BEGIN Records for the exercise
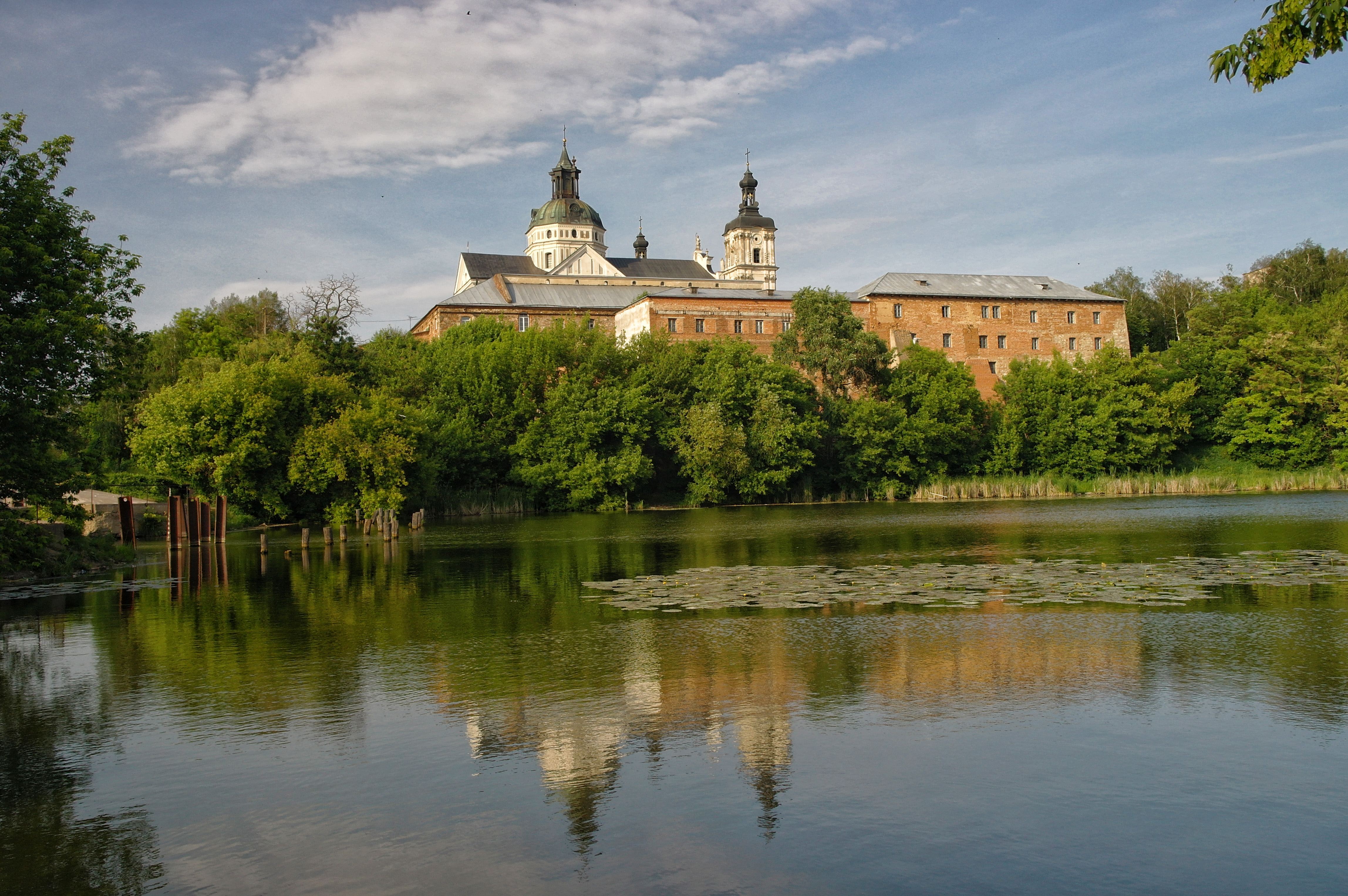 Бердичів. Кармелітський кляштор
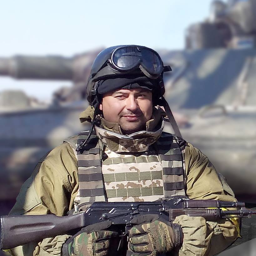 Тарас Пастух у зоні проведення АТО під час проходження військової служби у 128-й гірсько-піхотнiй бригадi ЗСУ.
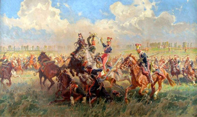 Les lanciers polonais de la Garde à la bataille de Reichenbach, le 22 mai 1813. Les quatre escadrons du régiment présents, commandés par Chlapowski et Jerzmanowski, y mènent plusieurs charges victorieuses contre la cavalerie russe, livrant de nombreux prisonniers.
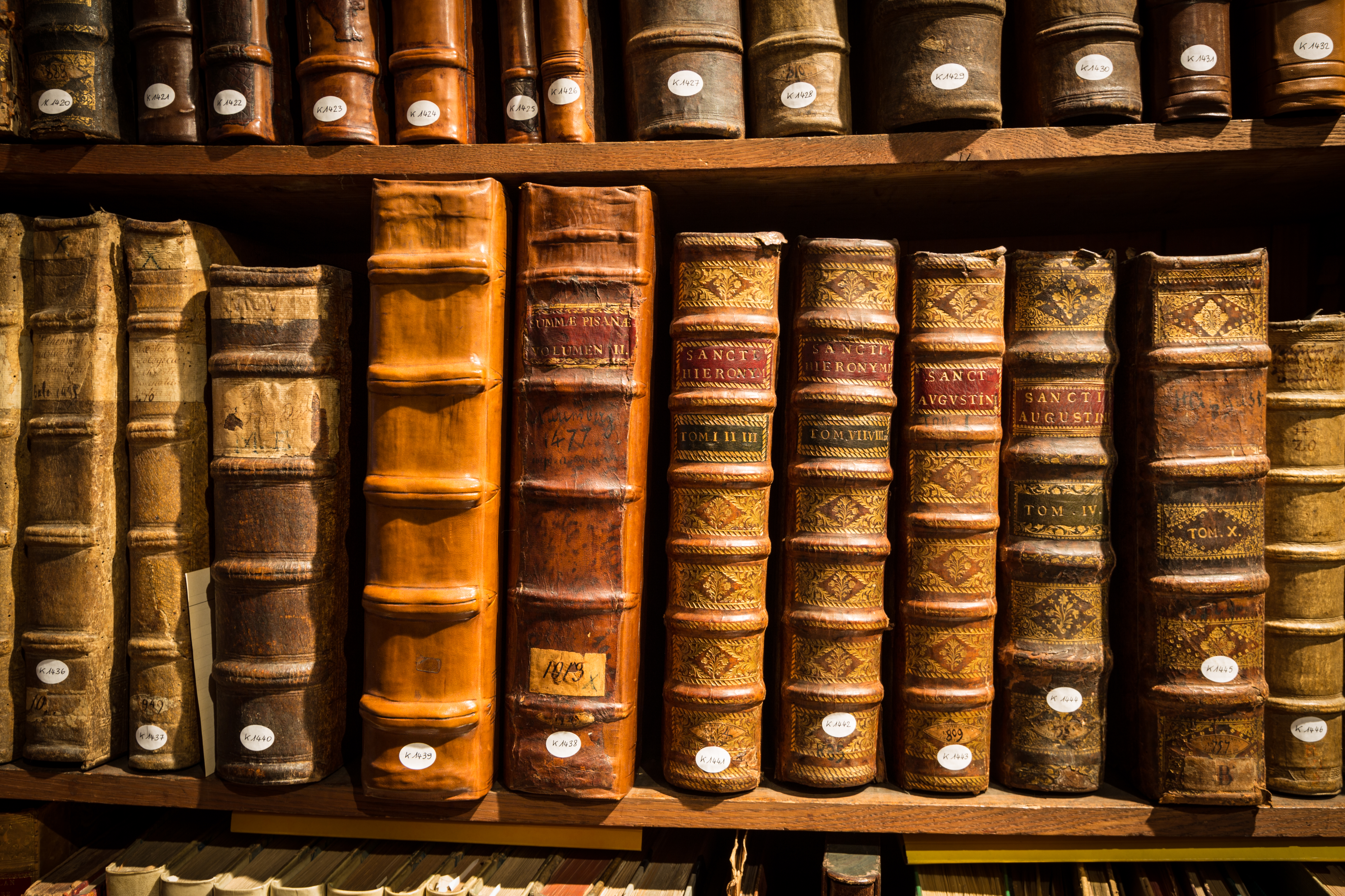 Bibliothèque humaniste de Sélestat 21 janvier 2014. Descriptions à venir
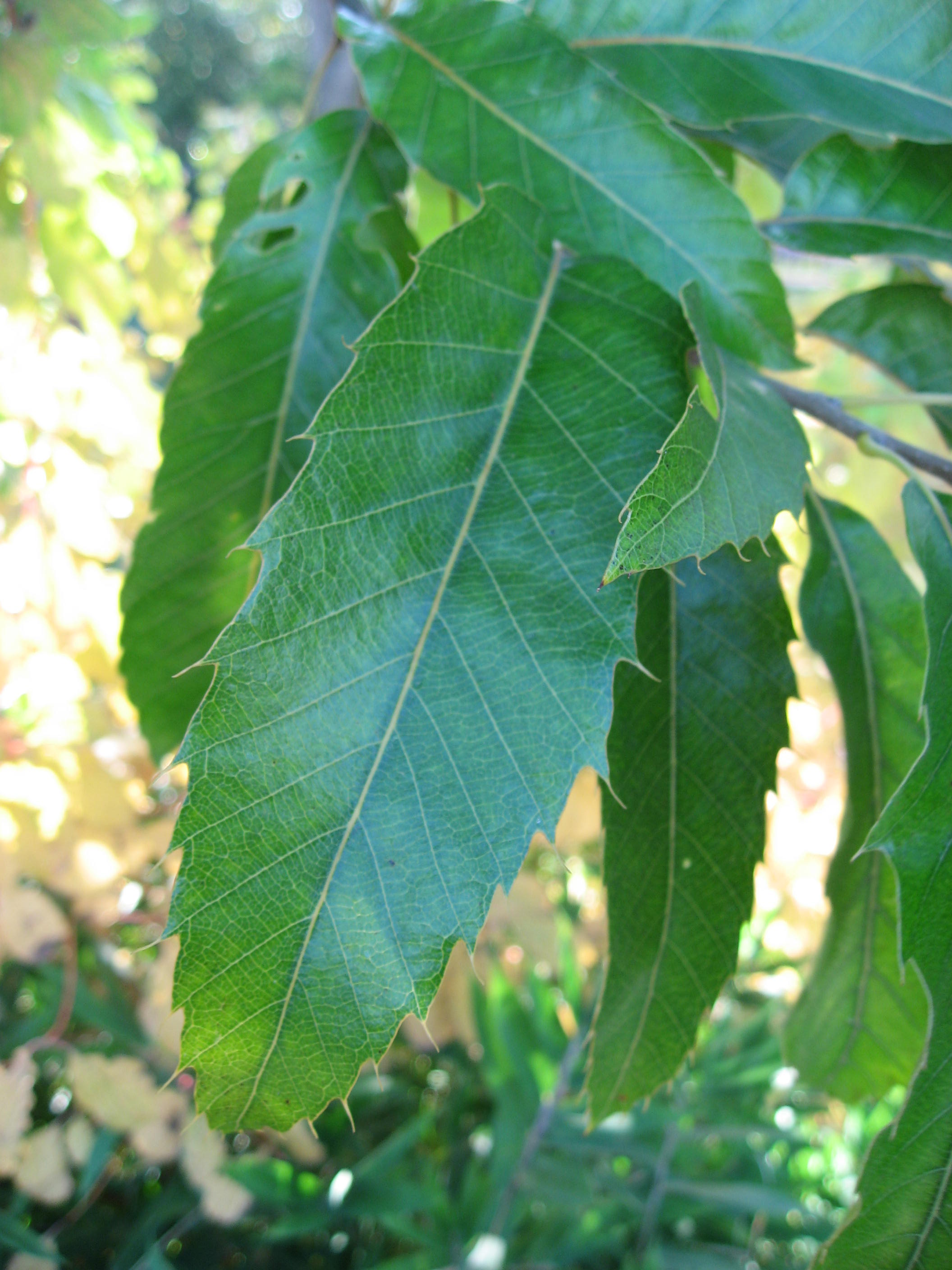 Quercus acutissima in Serres d'Auteuil Map: 48° 50' 49" N 2° 15' 8" E
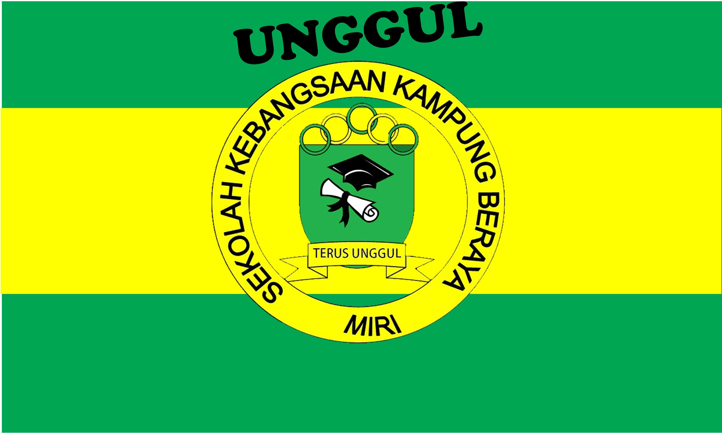 bendera
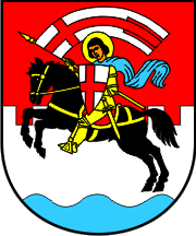 Wappen von Zadar, Kroatien
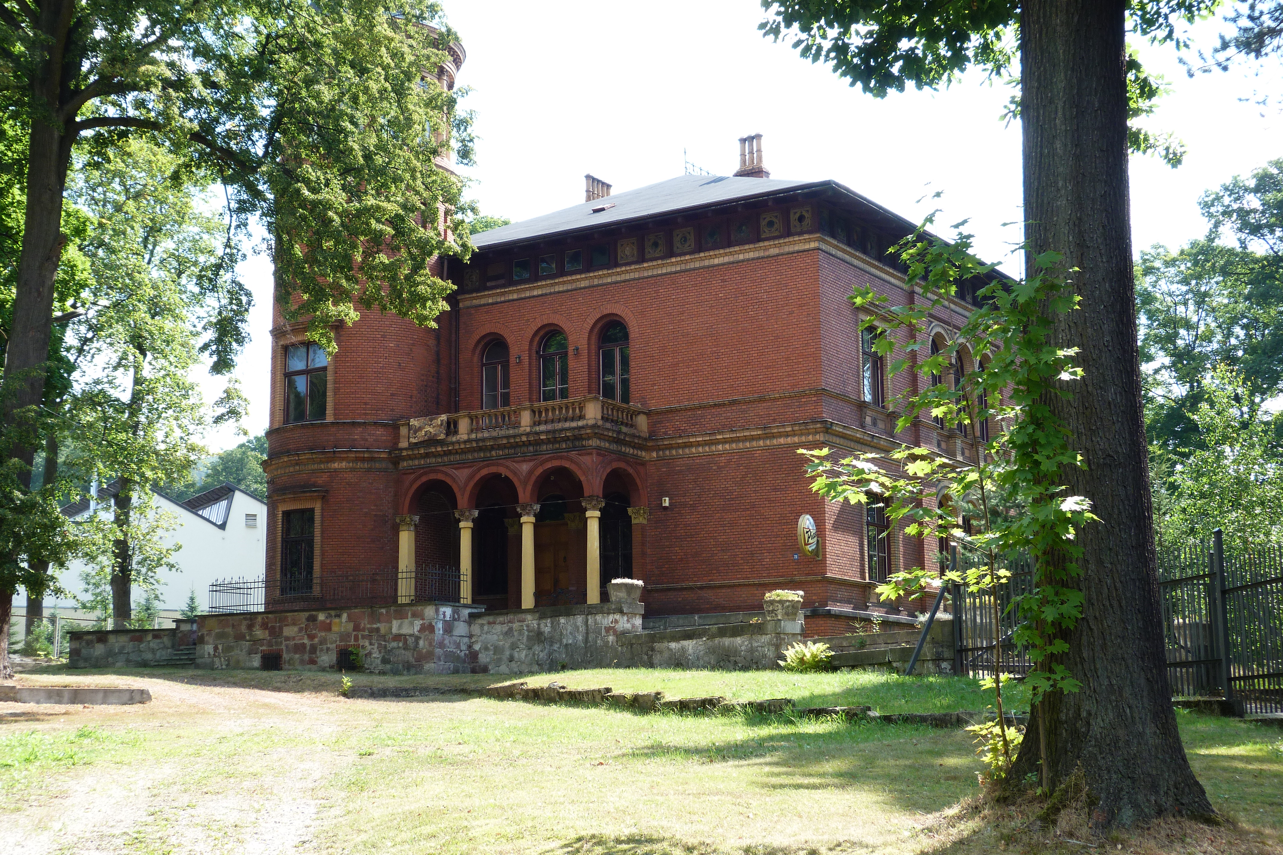 Głuszyca, ul. Grunwaldzka 21 - willa, 1894
END Records for the exercise
[What to do] Without the pictures, copy out each entry exactly as it stands.

[Completed task]
 Бердичів. Кармелітський кляштор
 Тарас Пастух у зоні проведення АТО під час проходження військової служби у 128-й гірсько-піхотнiй бригадi ЗСУ.
 Les lanciers polonais de la Garde à la bataille de Reichenbach, le 22 mai 1813. Les quatre escadrons du régiment présents, commandés par Chlapowski et Jerzmanowski, y mènent plusieurs charges victorieuses contre la cavalerie russe, livrant de nombreux prisonniers.
 Bibliothèque humaniste de Sélestat 21 janvier 2014. Descriptions à venir
 Quercus acutissima in Serres d'Auteuil Map: 48° 50' 49" N 2° 15' 8" E
 bendera
 Wappen von Zadar, Kroatien
 Głuszyca, ul. Grunwaldzka 21 - willa, 1894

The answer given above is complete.